Task to carry out. Everything in the records below from the line containing "Wagony piętrowe push-pull" through the line containing "ಕನ್ನಡ: ಕೋಟೆಯ ಒಳಾಂಗಣ" is to be reproduced exactly, those two lines included; no picture is to be copied.

== Available data ==

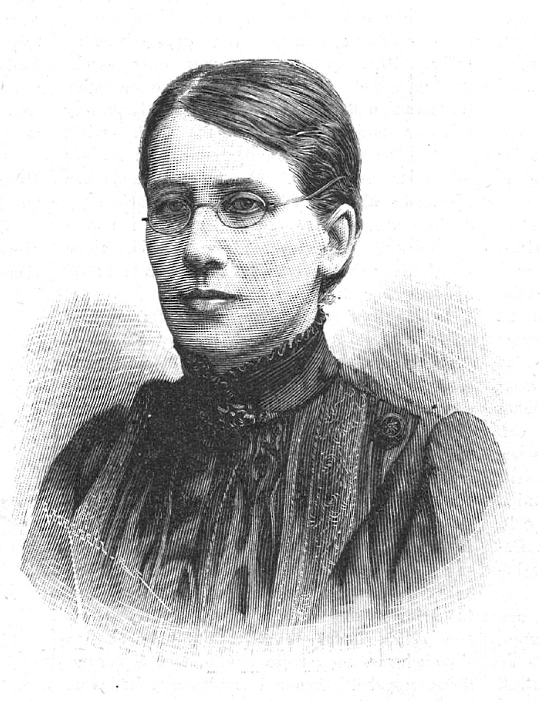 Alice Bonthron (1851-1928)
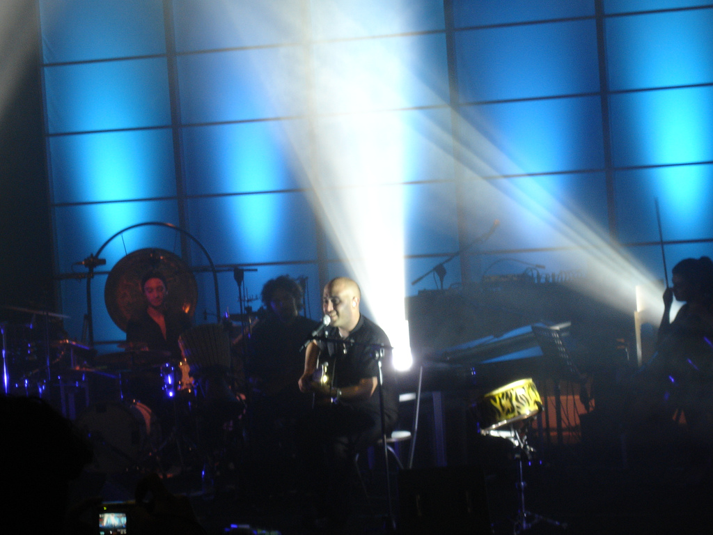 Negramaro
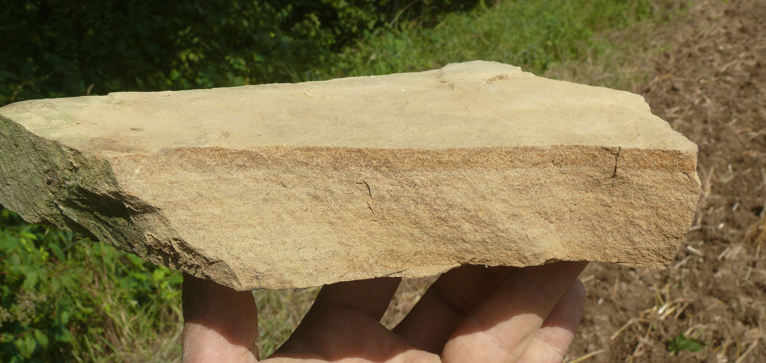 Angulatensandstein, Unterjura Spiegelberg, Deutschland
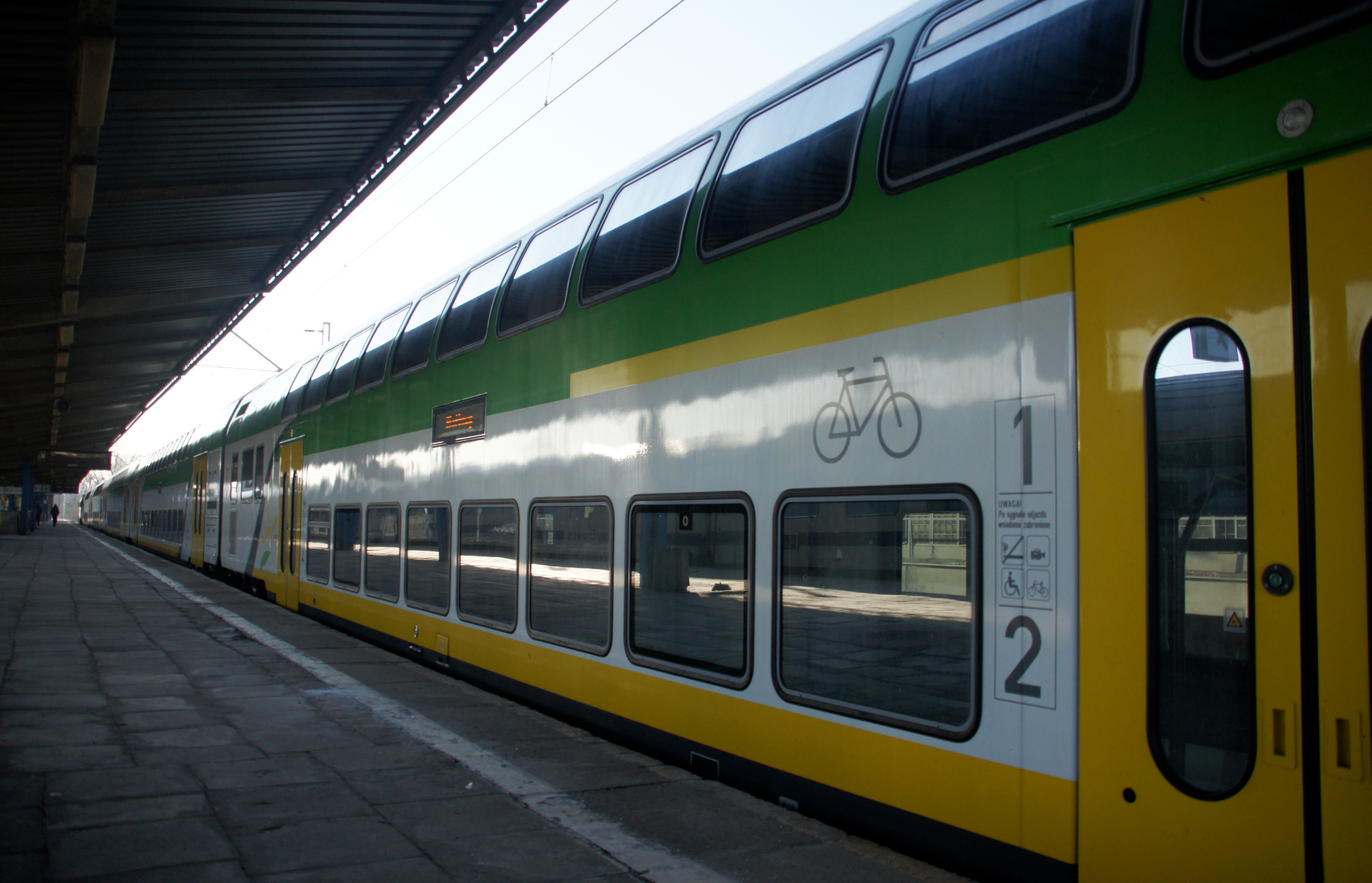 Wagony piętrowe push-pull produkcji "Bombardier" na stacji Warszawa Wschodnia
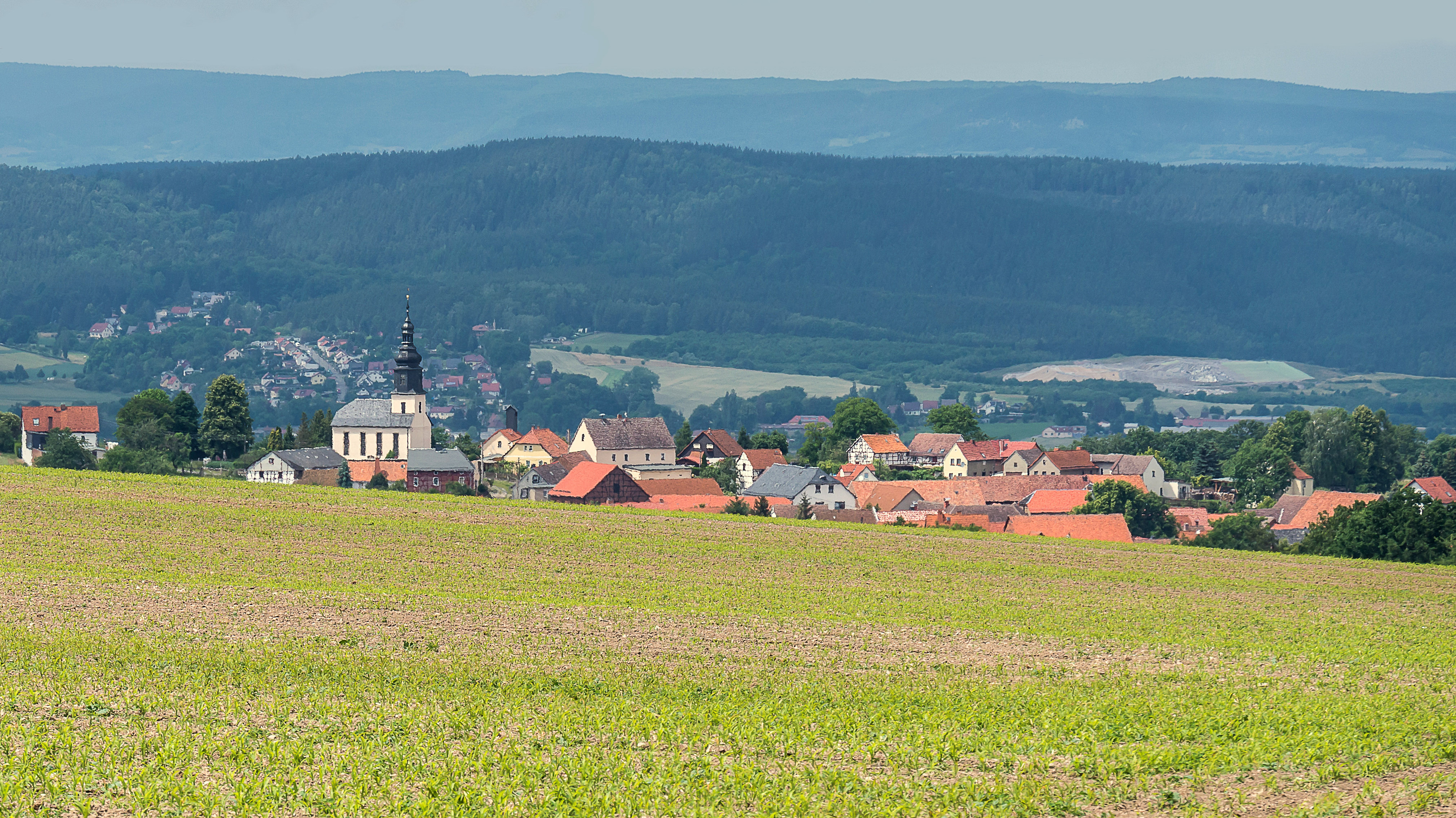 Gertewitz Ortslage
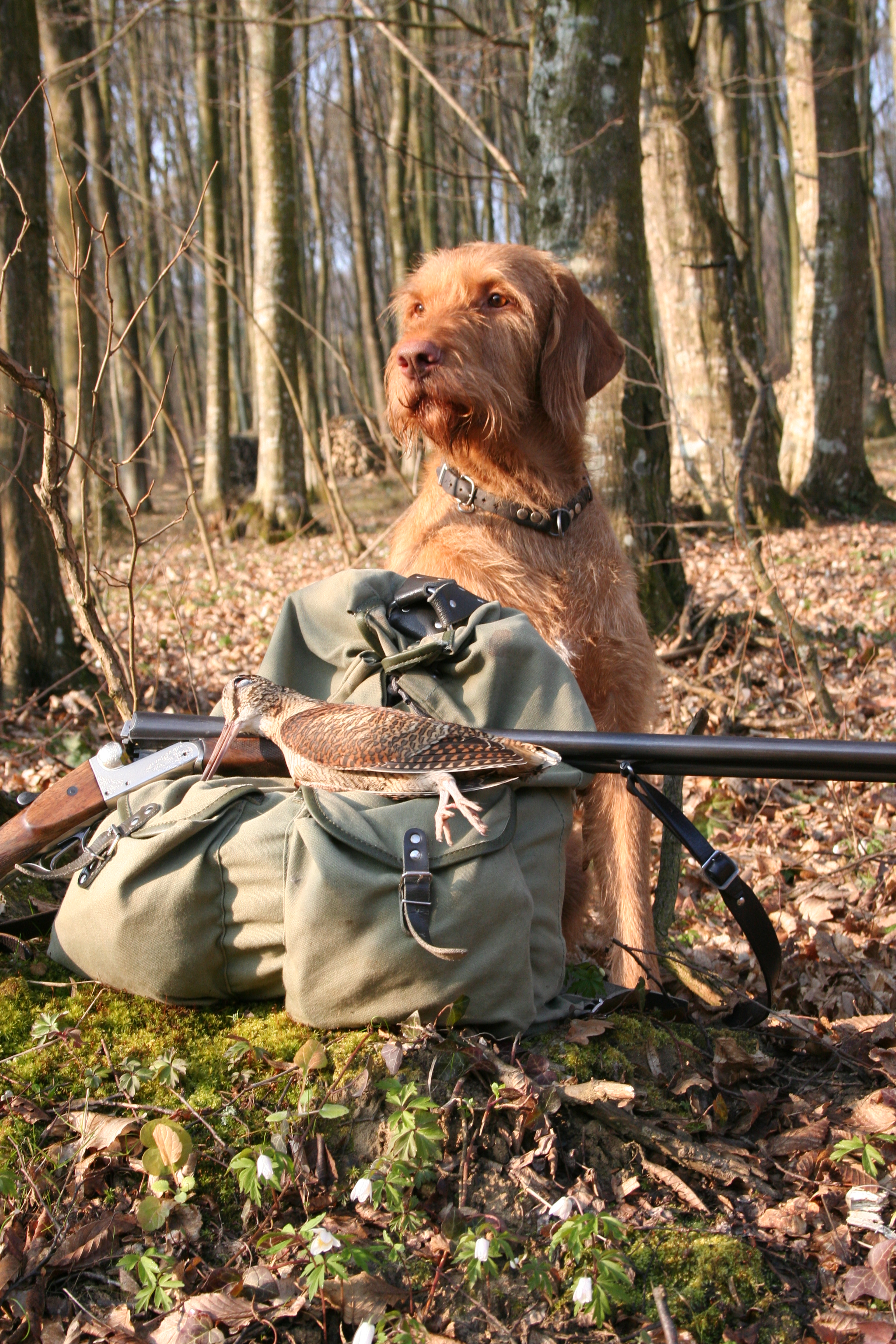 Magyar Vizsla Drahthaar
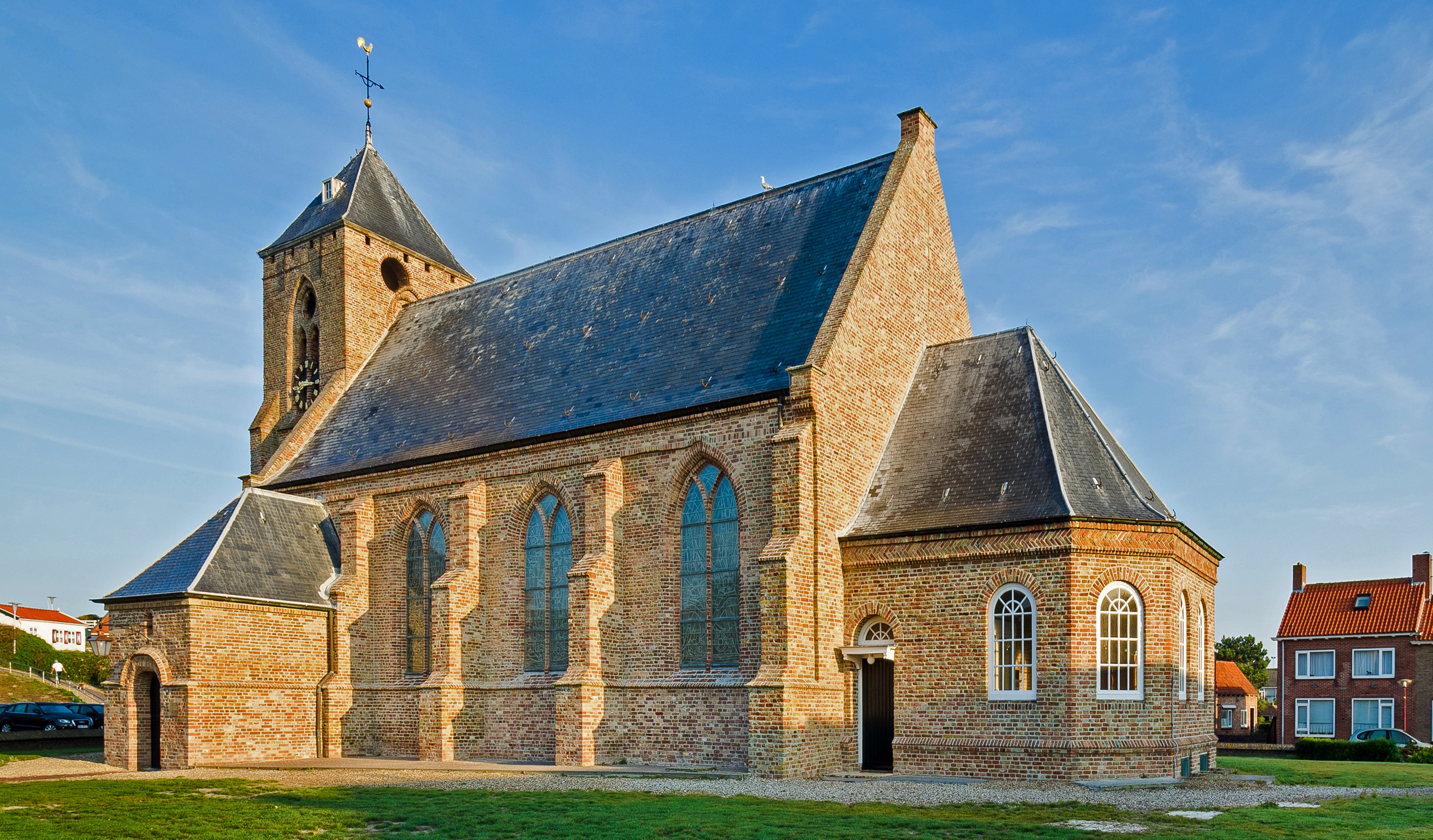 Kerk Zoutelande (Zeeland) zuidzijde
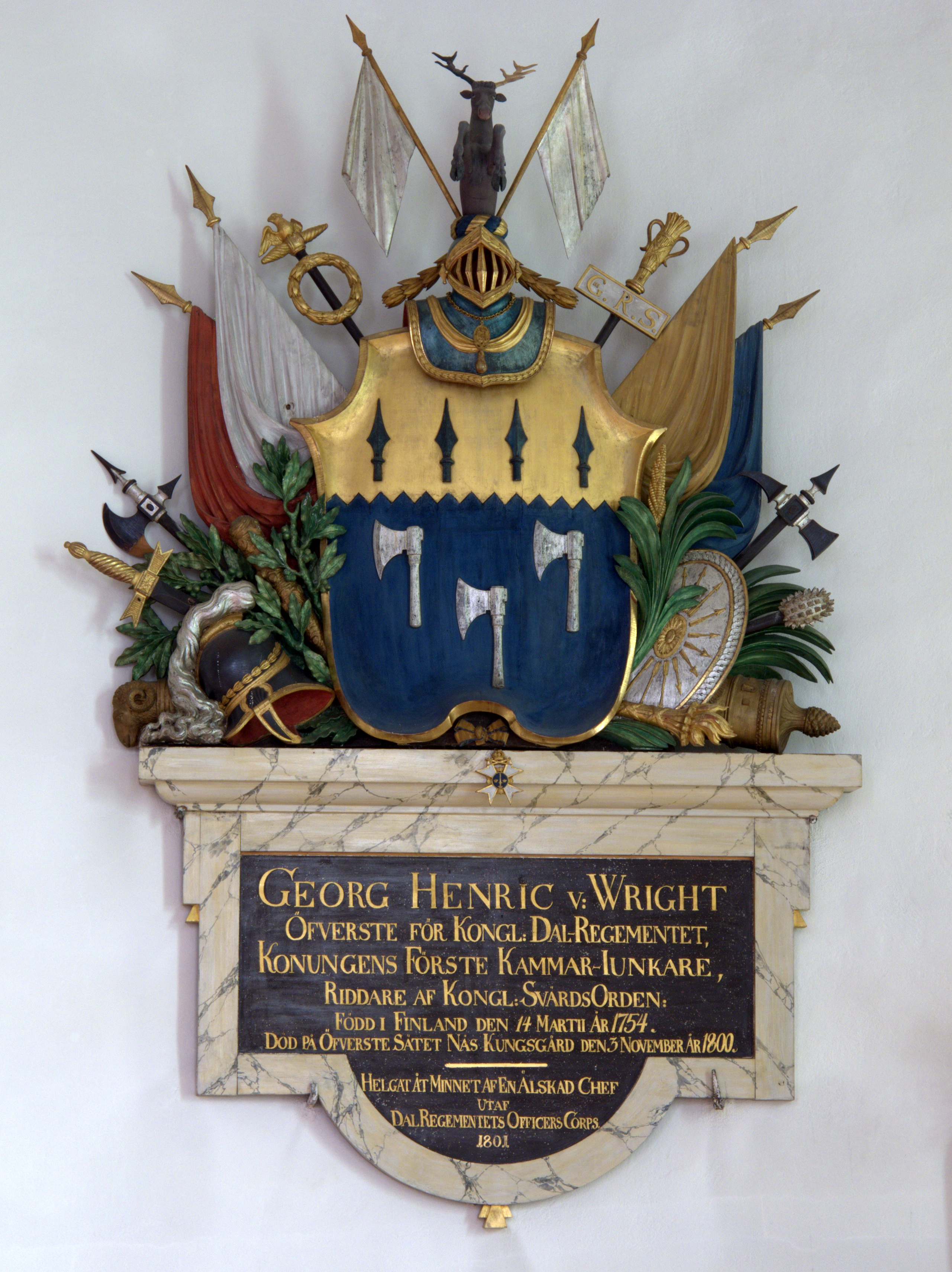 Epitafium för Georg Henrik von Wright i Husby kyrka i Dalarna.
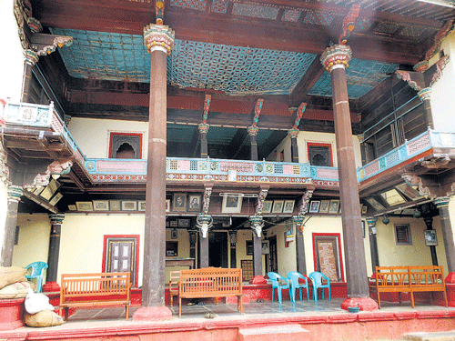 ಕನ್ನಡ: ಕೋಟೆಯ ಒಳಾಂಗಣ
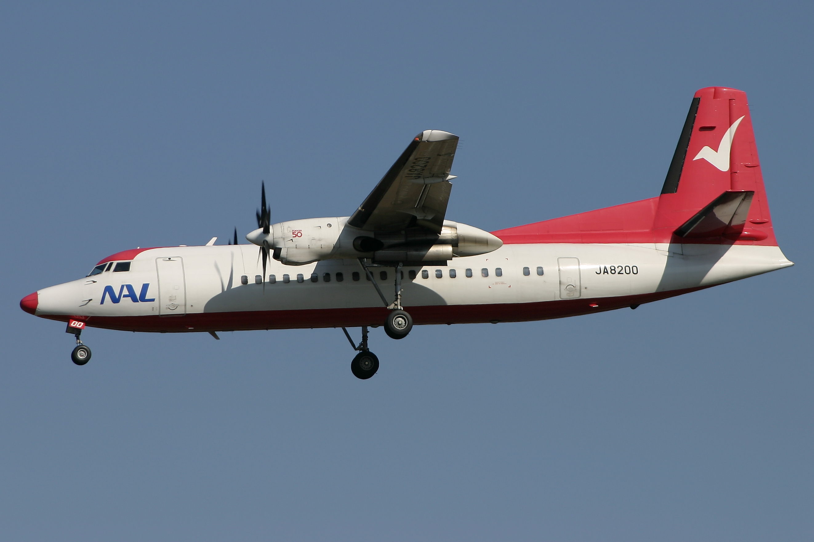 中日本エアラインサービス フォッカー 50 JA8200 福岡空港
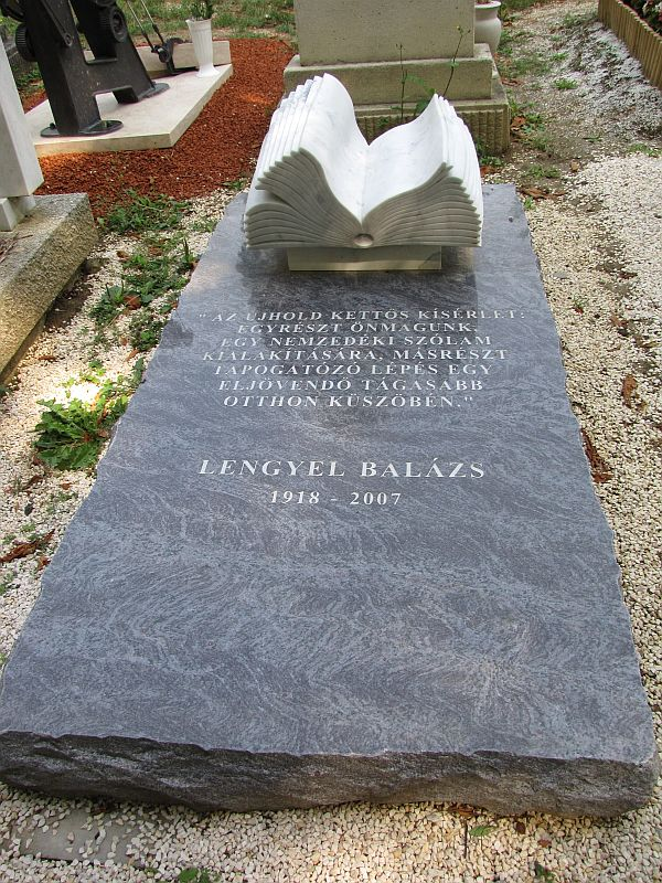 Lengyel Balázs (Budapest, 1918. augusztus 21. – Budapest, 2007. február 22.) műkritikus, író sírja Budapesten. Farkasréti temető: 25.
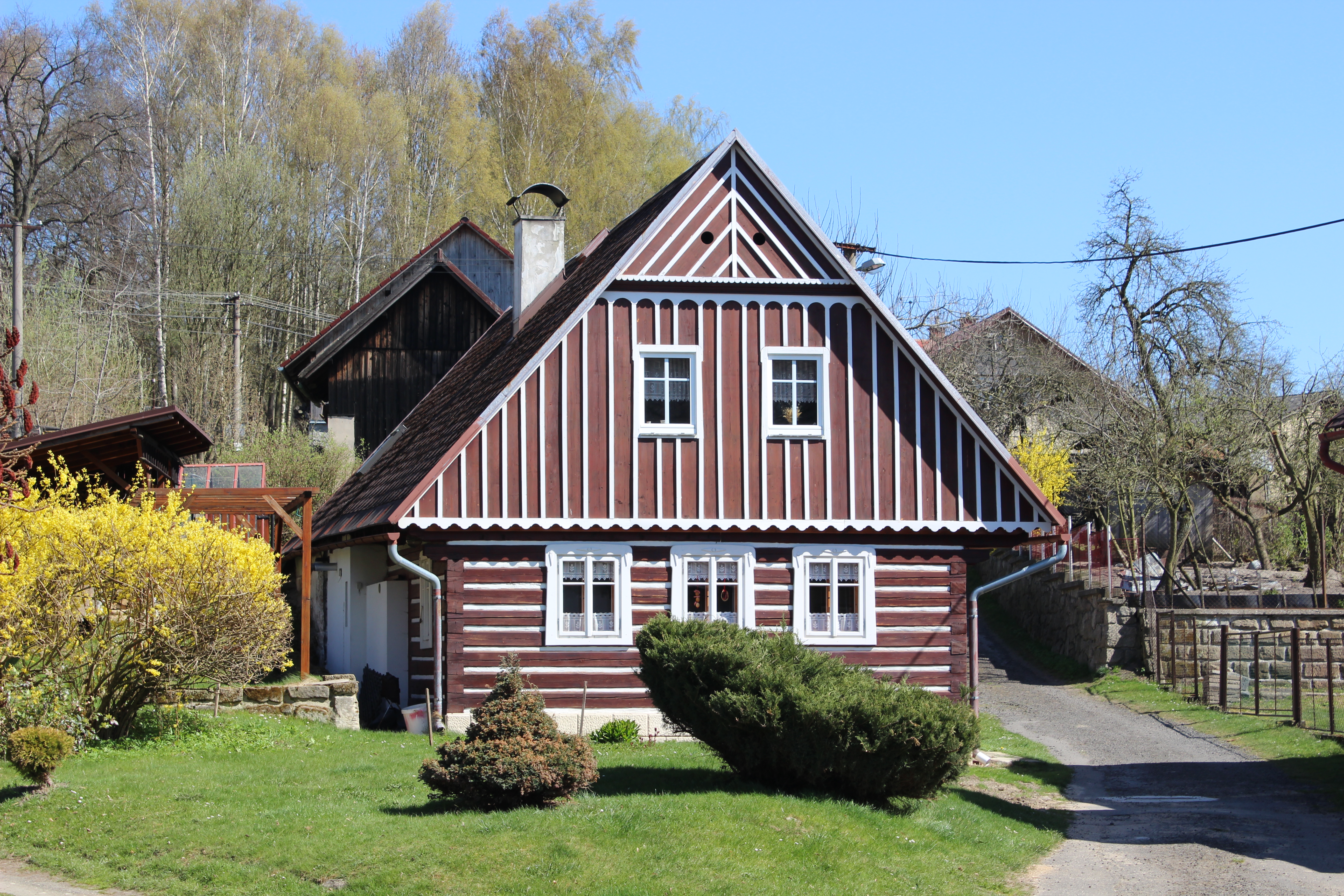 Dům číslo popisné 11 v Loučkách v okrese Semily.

===

Written reply.
 Wagony piętrowe push-pull produkcji "Bombardier" na stacji Warszawa Wschodnia
 Gertewitz Ortslage
 Magyar Vizsla Drahthaar
 Kerk Zoutelande (Zeeland) zuidzijde
 Epitafium för Georg Henrik von Wright i Husby kyrka i Dalarna.
 ಕನ್ನಡ: ಕೋಟೆಯ ಒಳಾಂಗಣ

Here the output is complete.